As Mike said: absolutely no difference between the two.


>BTW, you triggered the other example: is EXISTS or IN faster? This
>question could come up only from somebody who is completely unaware of
>SQL expression equivalency and query rewrite.

SQL Server will often produce the same execution for both versions. If
performance is really critical, always test all versions. If performance
is important but not criticat, use EXISTS - I've seen cases where it's
faster than IN, but I haven't seen the reverse yet.


> Well, making sure the
>extents and segments are layed out on disk properly, leaves little room
>for education and abstract thinking.

Huh? I don't know what your DMBS of choice is, but SQL Server doesn't
bother the DBA with extents and segments.

Best, Hugo
--

(Remove _NO_ and _SPAM_ to get my e-mail address)
Author
20 Aug 2005 2:45 PM
Anith Sen
[...removed comp.databases.theory...]

>> As Mike said: absolutely no difference between the two.

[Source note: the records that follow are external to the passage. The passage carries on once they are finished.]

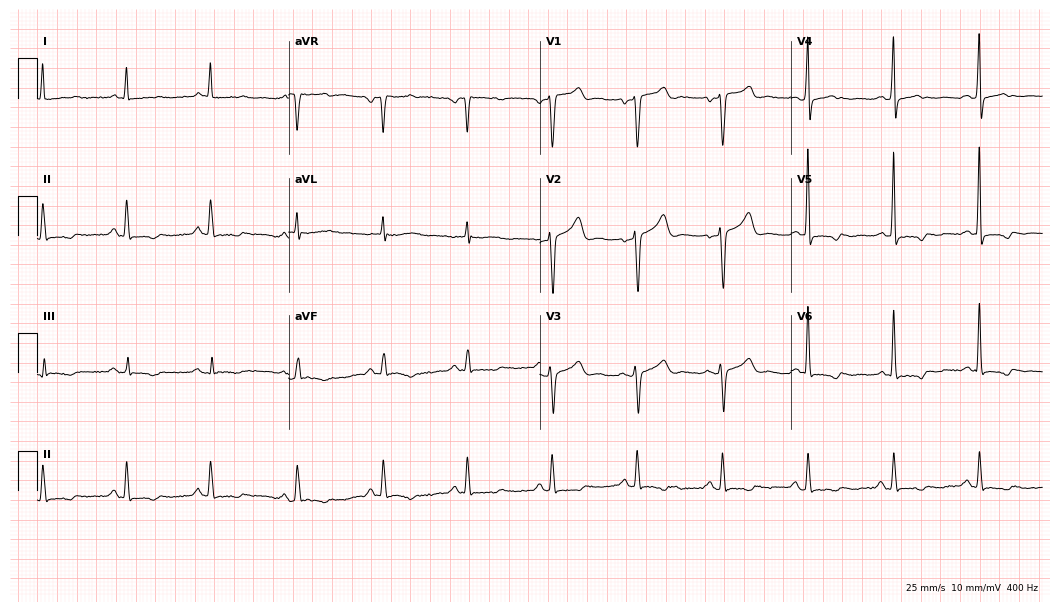
Electrocardiogram, a man, 70 years old. Of the six screened findings (first-degree AV block, right bundle branch block, left bundle branch block, sinus bradycardia, atrial fibrillation, sinus tachycardia), none is recorded.
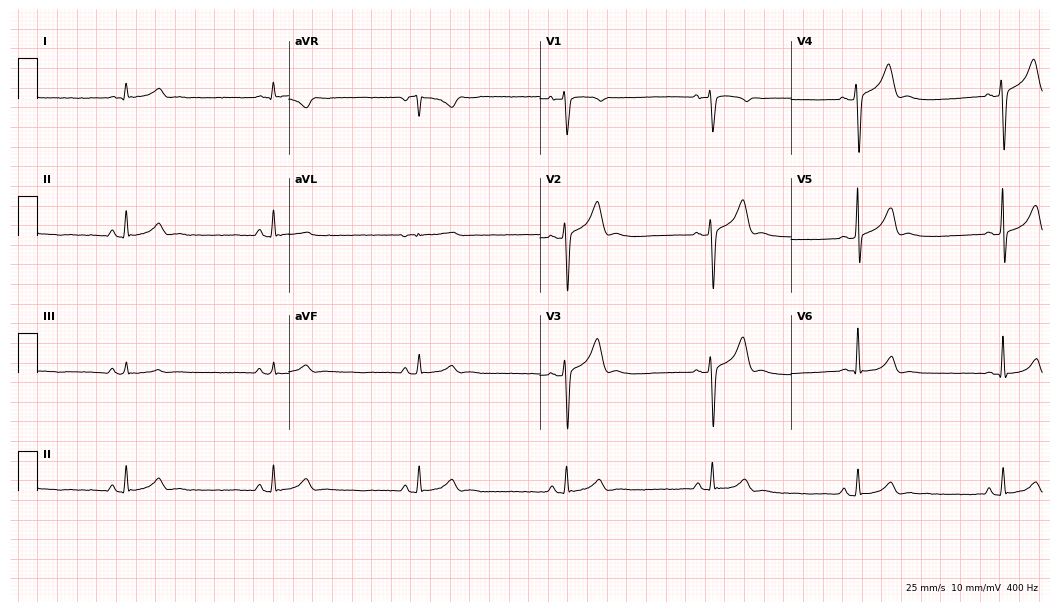
Standard 12-lead ECG recorded from a man, 42 years old (10.2-second recording at 400 Hz). The tracing shows sinus bradycardia (a sinus rate of 50 beats per minute or less).
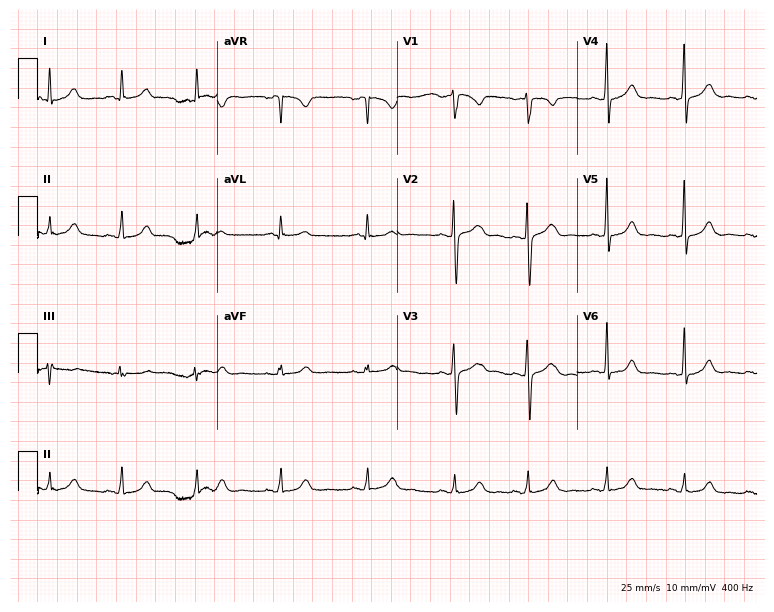
ECG (7.3-second recording at 400 Hz) — a 33-year-old female. Labelled as a normal ECG.
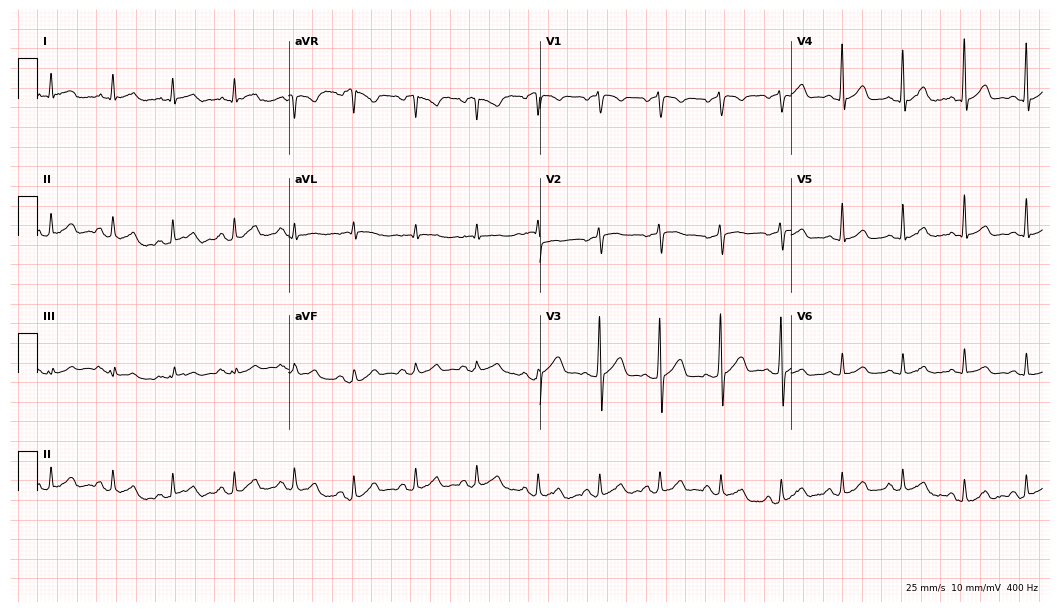
Electrocardiogram, a 49-year-old male. Of the six screened findings (first-degree AV block, right bundle branch block, left bundle branch block, sinus bradycardia, atrial fibrillation, sinus tachycardia), none is recorded. Other findings, if any, are not listed.

However, COUNT comes in different flavors, esp. with NULLs, it is
inconsistent at best:

COUNT( column )
COUNT( * )  -- for the whole resultset
COUNT( constant )  --- this is silly
COUNT( some column expression )
COUNT( some column expression involving NULLs )
         -- weird results, changes with datatypes!

For instance with numeric expressions & values.

SELECT COUNT(*), COUNT( 2 ),
       COUNT( c * 2 + 1 ), COUNT( c * 2 + NULL ), COUNT( c )
  FROM ( SELECT 1 UNION SELECT NULL UNION SELECT 2 ) N ( c ) ;

>> SQL Server will often produce the same execution for both versions.

First of all, not all statements with EXISTS() can be re-written using IN()
or vice versa. For simple one-liners and straight forward queries involving
a few tables, the plans are often comparable but in certain complex
scenarios, with deeply nested SQL expressions this varies significantly.

>> If performance is really critical, always test all versions. If
>> performance is important but not criticat, use EXISTS - I've seen cases
>> where it's faster than IN, but I haven't seen the reverse yet.

I have seen it, though rarely esp. with small tables, when there are
correlated subqueries nested deeply. Another case is a derived table with
hard-wired values can sometimes generate plans which favors IN() over
EXISTS(). So as you said, testing & finding it out is the only solution.

>> Huh? I don't know what your DMBS of choice is, but SQL Server doesn't
>> bother the DBA with extents and segments.

True; perhaps DBCC commands, but in reality it can be a benefit rather than
botheration.

--
Anith
Author
19 Aug 2005 10:56 PM
Hugo Kornelis
On 18 Aug 2005 15:13:28 -0700, Mikito Harakiri wrote:

(snip)
>BTW, you triggered the other example: is EXISTS or IN faster?

Woops - forgot to add this to my previous reply:

Before thinking about speed, you should think about the difference
between the two. IN can result in UNKNOWN; EXISTS can only result in
TRUE or FALSE. Since UNKNOWN and FALSE are treated the same in a WHERE,
WHEN, or HAVING clause, many people doon't notice the difference - until
they start combining IN with NOT and getting unexpected results!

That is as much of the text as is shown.